Chlorella vulgaris extract and Imiquimod as new therapeutic targets for leishmaniasis: An immunological approach

Abstract

The therapeutic regimen for the treatment of American Tegumentary Leishmaniasis (ATL) is targeted at the death of the parasite; therefore, it is essential to develop a treatment that can act on the parasite, combined with the modulation of the inflammatory profile. Thus, the aim of this study was to make an in vitro evaluation of the therapeutic potential of Chlorella vulgaris extract (CV) and Imiquimod for ATL. Selectivity indices (SI) were determined by inhibitory concentration assays (IC₅₀) in L. braziliensis cells and cytotoxic concentrations (CC₅₀) were measured in human cells using the MTT method, based on the CV microalgae extract (IC₅₀ concentrations of 15.63 to 500 µg/mL; CC₅₀ concentrations of 62.5–1000 µg/mL) in comparison with the reference drugs and Imiquimod.

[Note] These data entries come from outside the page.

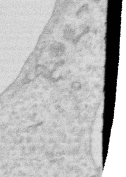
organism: Human
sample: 1205lu cells
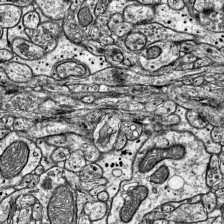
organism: Mouse
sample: Visual Cortex
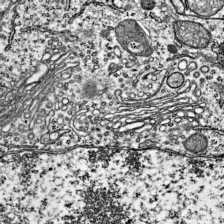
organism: Mouse
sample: Visual Cortex
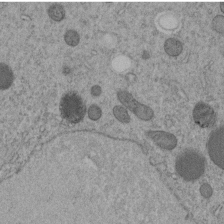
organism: C. elegans
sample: C. elegans embryo early stage
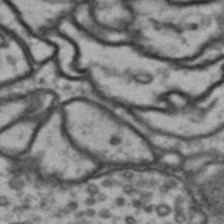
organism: Drosophila
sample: Brain
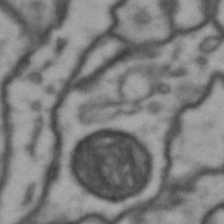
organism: Drosophila
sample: Brain
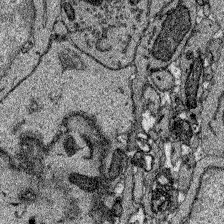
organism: Zebrafish
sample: Larval olfactory bulb
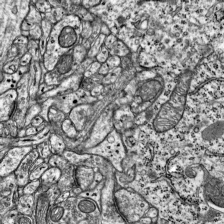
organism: Mouse
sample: Visual Cortex

The immune response was evaluated in healthy human cells by gene expression (RT-qPCR) and cytokine production (Flow Cytometry). The CV extract (SI = 6.89) indicated promising results by showing higher SI than meglumine antimoniate (SI = 3.44) (reference drug). In all analyses, CV presented a protective profile by stimulating the production of Th1 profile cytokines to a larger extent than the reference drugs. Imiquimod showed a high expression for Tbx21, GATA3, RORc and Foxp3 genes, with increased production only of the TNF cytokine. Therefore, the data highlight the natural extract and Imiquimod as strong therapeutic or adjuvant candidates against ATL, owing to modulation of immune response profiles, low toxicity in human cells and toxic action on the parasite.